I'll answer the question you didn't want to ask

I love them exactly the same.

Emery - 3 months home

The first I grew, the second I did not, but my love for my kids is identical.  In my first I see my husband looking back at me, with my second she is a bit of a mystery, but one thing is the same, the love.  One has been with me from the first spark.  We mourn that we missed the first 18 months for our other. 

Elora - 3 months home
I am not a love at first sight kinda mom.  I did not have that movie moment in the delivery room where the mom wells with tears as she is swept with all encompassing love. I didn't get it when I first saw Elora's photo. I did not get the youtube moment in all the adoption videos where the mom is awash with emotion. I guess it can happen, but not for me. It did come, that sweeping love.  For what ever reason it just does not happen for me instantly.  It took about the same amount of time for me with both kids.  Some time between the first and third month, it can sneak up on you, so I can't pin point an exact moment or tipping point.  I didn't love one faster than the other.  In every way I love them the same.

However...
I parent them very differently. Mainly because they could not be more different.  One is quiet, sensitive, thoughtful, delicate and dainty.  The other one is Elora, a fearless tornado.  The only thing they have in common is that they are both very happy children with easy smiles.  I never really had to set boundaries with Emery.  You simply told him the rules and he followed.  He was heart broken if he made a mistake and scolding him would send him into sobs of sorrow.  To say he is an easy kid is an understatement.  He practically raises himself.  His love of rules and structure also lend him to be an amazing big brother to a baby tornado.  He is the worlds best tattle tale and I have come to rely on him as my secret weapon, almost as good as actually having eyes in the back of my head.
I do sit back and ponder how these diffrences will be interpreted by them in future.  Will Elora be convinced I love her less because I raise my voice with her more?  Will Emery be convinced that he was the one less loved because I spent all my energy on taming his sister?

Right now I think all is well and both kids feel loved and special.  Right now I am home with them 24 hours a day every day.  What does the future hold when I have to toss work into the mix?  When the terrible twos hit or as some say the worst is really three, in which case I still have to get each of them through that stage. 

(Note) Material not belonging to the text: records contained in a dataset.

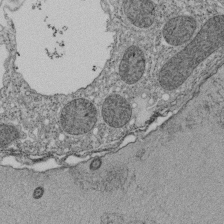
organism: Tetrahymena
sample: Cilia in tetrahymena
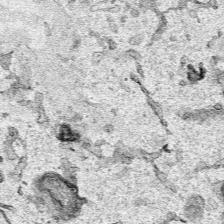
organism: Human
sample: Mitochondria in HCT116 cells
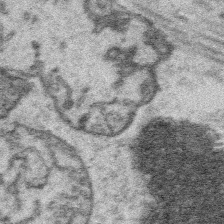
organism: Platynereis dumerilii
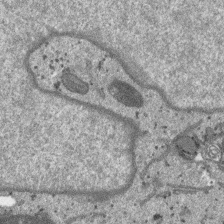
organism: Human
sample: Lung epithelial cells infected with SARS-CoV-2
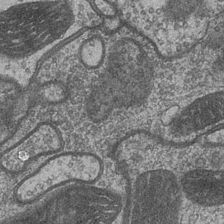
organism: Drosophila
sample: Optic medulla
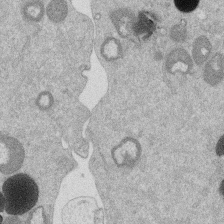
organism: Mouse
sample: Dividing mouse embryo 1 cell stage
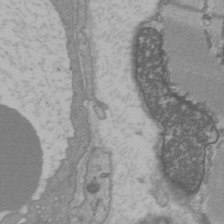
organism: C57BL Mouse
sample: Heart
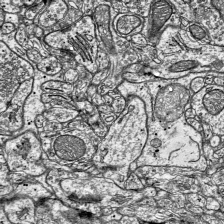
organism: Mouse
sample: Visual Cortex
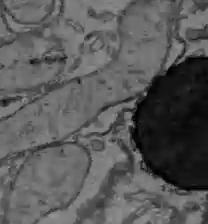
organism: C57BL Mouse
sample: Liver
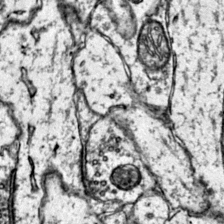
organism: Mouse
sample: Primary visual cortex

One day, Emery and Elora, if you are reading this, please know, there is no difference in my love for you.  You have both taught me so much about love and I would have only been half of the person I am today if it were not for the both of you.  I love you each in the way you need me.  It may appear different but it my heart it was always the same.

2 comments:

French Marianne said...

Amazing post on such a touchy but also, after all simple subject if we look through the scope of love.

Thanks so much for sharing. B&W photos are just wonderful (and your children also, of course).

Marianne from France, mum to one and only ladybug born in China back in 2004, with us since 2005.

maplewalnutmama said...

Beautiful - the pictures, the words and the sentiment!